On September 12, 2021, it was announced that former NFL 1st-round draft pick Björn Werner became co-owner and director of football operations of the franchise. Shortly after, then general manager Heiko von Glahn left the franchise and was succeeded by the first female general manager of the league, Diana Hoge. With the announcement of the new head coach Johnny Schmuck, all important positions in the Berlin front office have been changed. The main goal of the restructures was, to build a domestic staff and to be able to coach all year around.
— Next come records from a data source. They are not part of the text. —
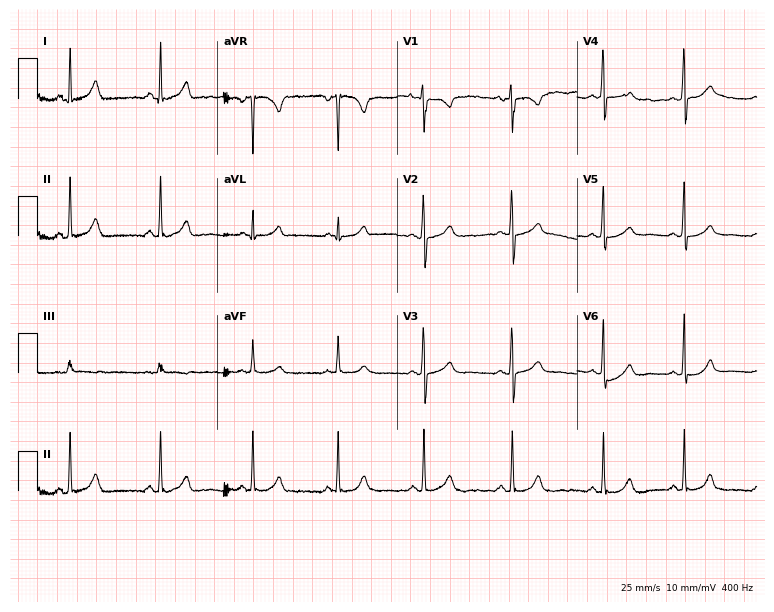
ECG (7.3-second recording at 400 Hz) — a woman, 24 years old. Screened for six findings — first-degree AV block, right bundle branch block (RBBB), left bundle branch block (LBBB), sinus bradycardia, atrial fibrillation (AF), sinus tachycardia — none is recorded.
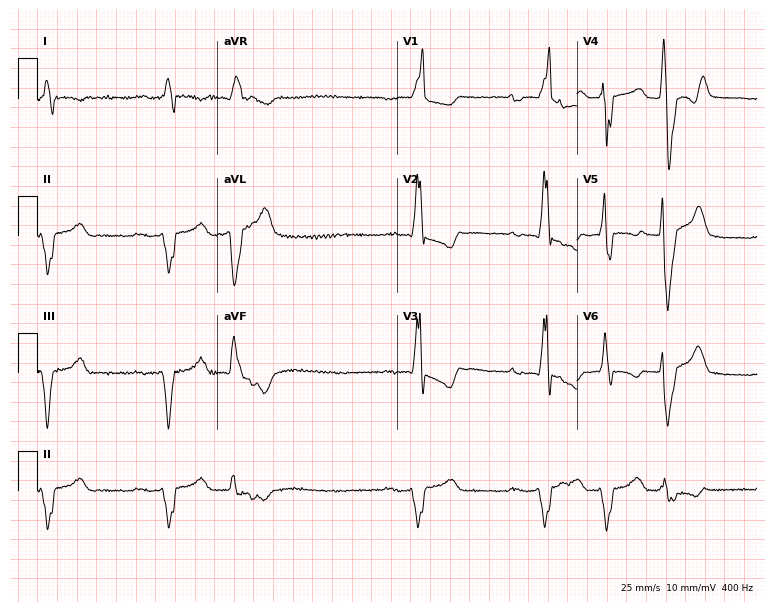
12-lead ECG from a male patient, 75 years old. Findings include first-degree AV block, right bundle branch block (RBBB).
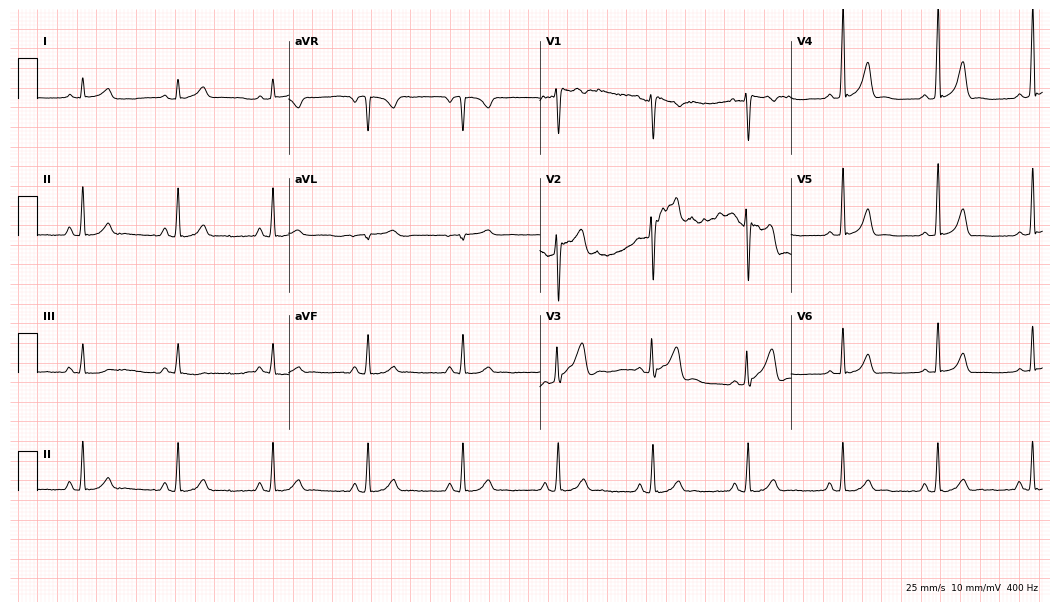
ECG (10.2-second recording at 400 Hz) — a 21-year-old man. Screened for six findings — first-degree AV block, right bundle branch block, left bundle branch block, sinus bradycardia, atrial fibrillation, sinus tachycardia — none is recorded. Only these six findings were labelled.

The result in the 2022 season was a positive record with 7 wins and 5 losses, finishing second in the Northern Conference behind rival Hamburg Sea Devils. The offensive production increased in total passing and rushing yards, giving them a chance to reach the 4-team play-offs till the end of the regular season. With the loss against the Tirol Raiders at home, they fell short of this milestone. On the bright side, the individual performances of Kyle Kitchens with a record 16 sacks and winning the Defensive Player of the Year award, as well as Joc Crawford rushing for 1,088 total yards, stood out.
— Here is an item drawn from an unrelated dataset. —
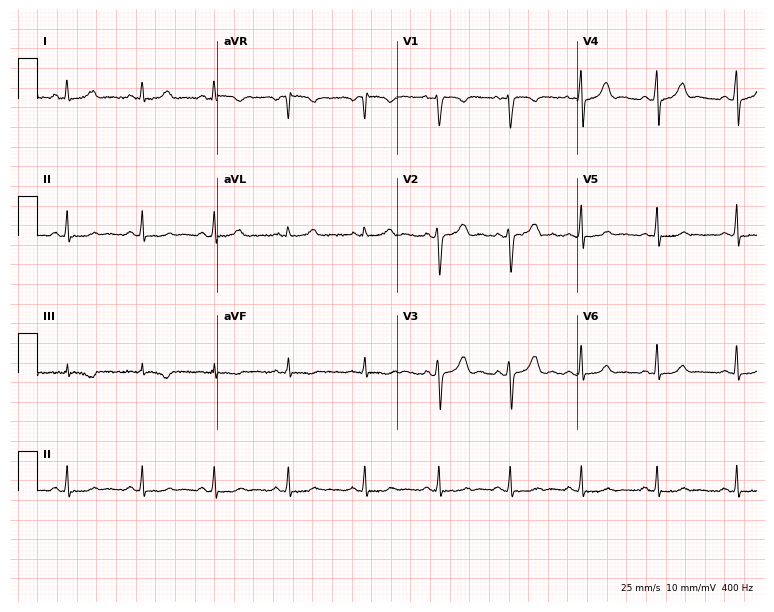
Electrocardiogram, a 24-year-old female patient. Of the six screened findings (first-degree AV block, right bundle branch block, left bundle branch block, sinus bradycardia, atrial fibrillation, sinus tachycardia), none is recorded.
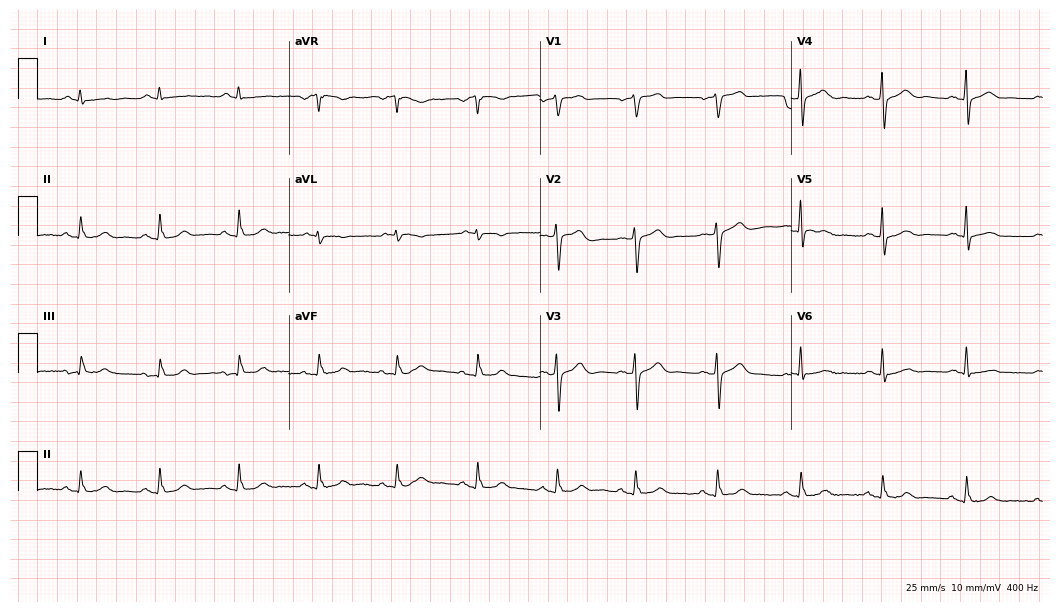
Standard 12-lead ECG recorded from a 69-year-old male. None of these six findings is recorded: first-degree AV block, right bundle branch block (RBBB), left bundle branch block (LBBB), sinus bradycardia, atrial fibrillation (AF), sinus tachycardia. Findings outside these six are not listed.

For the 2023 ELF season, only a few changes occurred with the staff. With Henry Schlegel being promoted from Head of Scouting and Analytics to offensive coordinator, he became the youngest coordinator in the league. With a new quarterback in Donovan Isom, a new WR1 in Aaron Jackson and no US-imported running back, the offense had a different scheme.
As a result, the franchise reached the play-offs for the first time in their history as the 5th seed and 2nd of their conference. In the wildcard round of the 2023 ELF play-offs, the Thunder lost against the Frankfurt Galaxy on the road after a physically tough game due to the summer heat. The game was also cut short when a player collapsed and a member of the Berlin sideline got hit by a Frankfurt player.

During the 2025 season, the Thunder entered a restructuring phase by filing insolvency under self-administration.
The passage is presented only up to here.